Anyway, the connection this particular story has to the rest of the issue is that after the alien who gave Fatman his powers shows up and forces him to go on a diet -- a space diet -- he also provides a warning about a renegade ex-dictator from Mars named Brain Man:


As you might expect, Brain Man has vast (and completely unddefined) mental powers, of which "why you hittin' yourself" is the merely the first. He can also create ice, make thin people fat, hypnotize people all over the world into carrying out his bidding, and create The Psycho Bomb:


Fortunately for the planet Earth, he turns into a baby whenever he gets splashed by water. And yes: The kid who looks like Billy Batson also says "holy moley" all the time. I told you they weren't playing around with their self-references.

Before Fatman can take a baby into custody so that it could pay for its crimes (which is something that he definitely intends to do), Brain Man Baby is kidnapped by the next player in our drama, Lunita the Moon Witch, who lives on the moon, casts spells with her magic moon-guitar, with which she can also see the future:


So sweet is her magic guitar playing that it summons Grollo the Gnome from his home at the center of the Earth, giving the group a stand-in for the Human Torch...


...though apparently not one that is all that familiar with the concept of "pants."

Finally, each member of the team attempts to create a monster that can match Fatman's strength, but after they all fail individually, they cooperate to make Syntho the Patchwork Man...


...who is, all things considered, a pretty awesome version of the Thing.
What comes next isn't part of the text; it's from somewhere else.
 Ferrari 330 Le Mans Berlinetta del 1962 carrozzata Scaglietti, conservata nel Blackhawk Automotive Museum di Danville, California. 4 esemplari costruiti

This gives them the edge initially...


...but Fatman and Tinman eventually figure out how to work things to their advantage. Syntho gets taken out by teamwork (meaning that they take turns punching him rather than just trying to both punch him at once), Brain Man (who is no longer a baby for reasons that are never actually discussed) gets a battering ram made from a tree trunk upside the head, and Grollo gets offered a job and becomes Fatman's personal chef.

As for Lunita, she gets what is quite possibly the greatest and most ignominious defeat of all time:


"You see, against women, you have to use a different method! They don't understand logic... or fists... like men do!"
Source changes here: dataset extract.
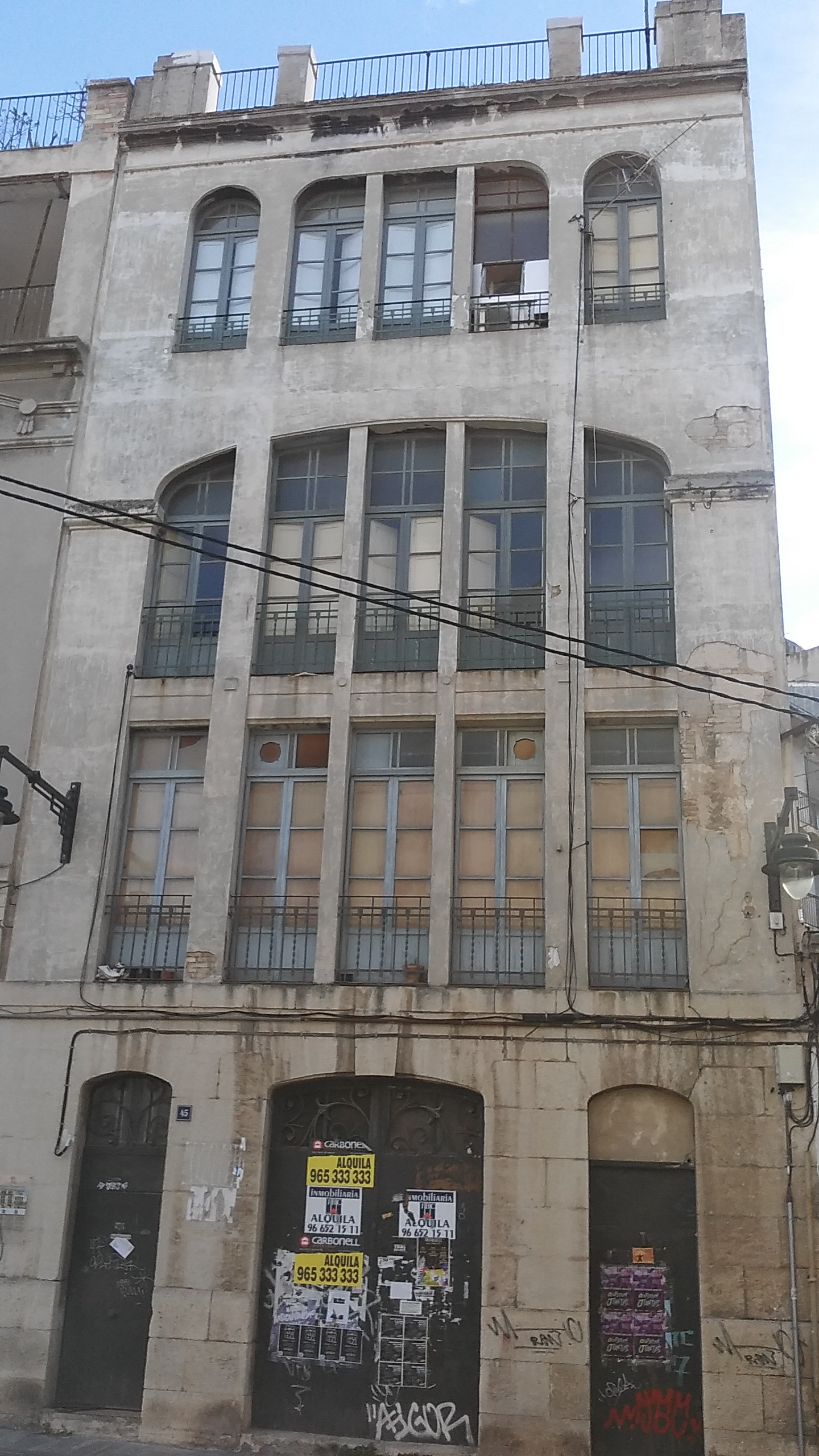 Fabrica en carrer Sant Joan 45 d'Alcoy (Alacant).

At this point, I'm honestly not sure if that's Binder indulging in the campy, tongue-in-cheek misogyny of the Silver Age or taking a direct swipe at Stan Lee for constantly writing Fantastic Four dialogue where Reed Richards told Sue Storm to "stop acting like a wife," but either way it's hilarious.

And in the next issue, Fatman fights a gang of spies named S.A.T.A.N.

That's the worst thing about Fatman being such a short-lived comic. Not just that it was funny, but that it was one of the last gasps of that particular sort of Golden and SIlver Age storytelling that reveled in having absolutely no limits on how downright weird things could get.